**DIRECTIONS FOR THIS TASK**
What you return must match the listing word for word.

**EXTRACTED ENTRIES**
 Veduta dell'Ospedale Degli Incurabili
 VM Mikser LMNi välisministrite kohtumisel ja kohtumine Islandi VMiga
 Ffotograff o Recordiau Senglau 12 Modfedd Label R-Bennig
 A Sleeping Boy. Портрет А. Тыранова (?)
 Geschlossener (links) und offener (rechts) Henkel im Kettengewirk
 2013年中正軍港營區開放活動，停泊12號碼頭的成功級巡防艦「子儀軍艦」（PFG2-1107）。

**EXERCISE ANSWER**
 Veduta dell'Ospedale Degli Incurabili
 VM Mikser LMNi välisministrite kohtumisel ja kohtumine Islandi VMiga
 Ffotograff o Recordiau Senglau 12 Modfedd Label R-Bennig
 A Sleeping Boy. Портрет А. Тыранова (?)
 Geschlossener (links) und offener (rechts) Henkel im Kettengewirk
 2013年中正軍港營區開放活動，停泊12號碼頭的成功級巡防艦「子儀軍艦」（PFG2-1107）。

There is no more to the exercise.